State panels warn maternal death prevention efforts could collapse without renewed funding.


Seven years after Congress passed the Preventing Maternal Deaths Act, the program that helped states study pregnancy-related deaths is at risk. Supporters say state review panels have found problems in care and led to changes that save lives. Now data review funding that covers staff and work for those panels could end on Sept. 30.

The grant program, ERASE MM, paid people to gather medical records, remove private details and run work volunteers could not do. In many states, panels did not exist before this review funding. Over five years, the Centers for Disease Control gave nearly $90 million to states to start or improve review committees. Many states received about a million dollars a year to hire staff and build systems that track how and why mothers die.

Those systems matter because death certificates miss much of the story. Committee members (i.e., doctors, nurses, mental health specialists and advocates) review charts, coroner reports and police notes to see what went wrong. Their findings led to new steps in hospitals to treat heavy bleeding, spot infection earlier and check new mothers for serious depression or substance problems.

The work grew more urgent after the Supreme Court limited abortion access, which in some places changed how people sought care. In Georgia, a review found that legal limits had contributed to at least one preventable death and that fear of legal trouble kept a woman from seeking help for infection. Reviewers also found cases where delays in care, tied to fear or unclear rules, ended in tragedy.

Federal Maternal Death Review Funding Threatened
Photo by Christina Morillo from Pexels

ERASE MM is not a large program by federal standards, yet it funds much careful work. Without those grants, some states would cut review teams or stop panels entirely. Five states rely only on federal money to run their reviews.

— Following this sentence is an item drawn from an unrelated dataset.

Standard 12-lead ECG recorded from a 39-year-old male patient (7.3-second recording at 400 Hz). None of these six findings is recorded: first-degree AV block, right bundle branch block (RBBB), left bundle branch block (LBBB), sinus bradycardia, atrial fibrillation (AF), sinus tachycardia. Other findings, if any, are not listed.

In other states, officials say the grant helped start follow-up programs like home visits by nurses or joint mental health care for pregnant people.

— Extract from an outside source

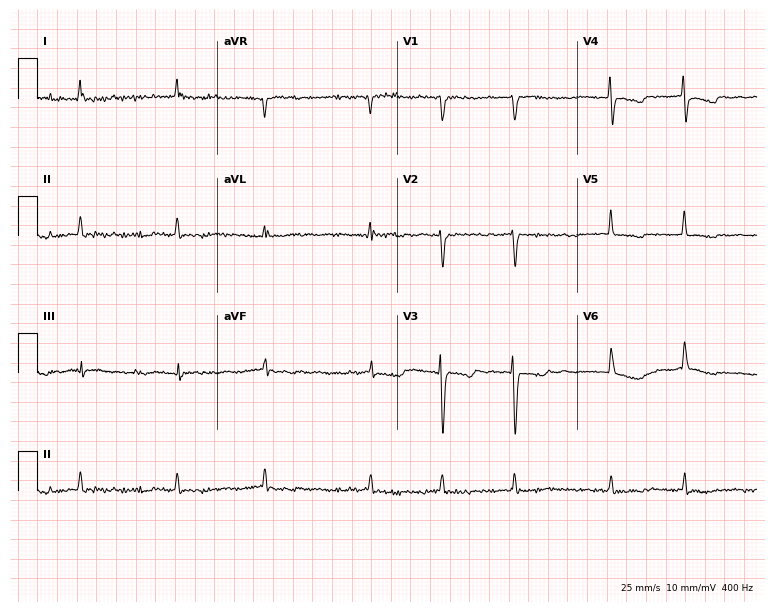
Electrocardiogram, a 64-year-old female. Interpretation includes atrial fibrillation.

Some lawmakers are puzzled the administration’s 2026 budget left out ERASE MM and related birth-safety efforts. Lawmakers pressed health officials to explain and to help restore funding. Advocates have met on Capitol Hill and say more attention is needed to keep the work going.

A few states already refused federal money. Texas stopped sharing some data and limited what its panel could study after lawmakers restricted abortion. Other states used grants to set up systems that catch problems earlier and act on recommendations.

Those who run the review committees say consistency across states matters. If each state picks what to study and how to count deaths, the national picture becomes hard to trust. The panels’ reviews look at social and legal factors that shape care. Losing that national effort would make it harder to spot common problems and copy fixes that work.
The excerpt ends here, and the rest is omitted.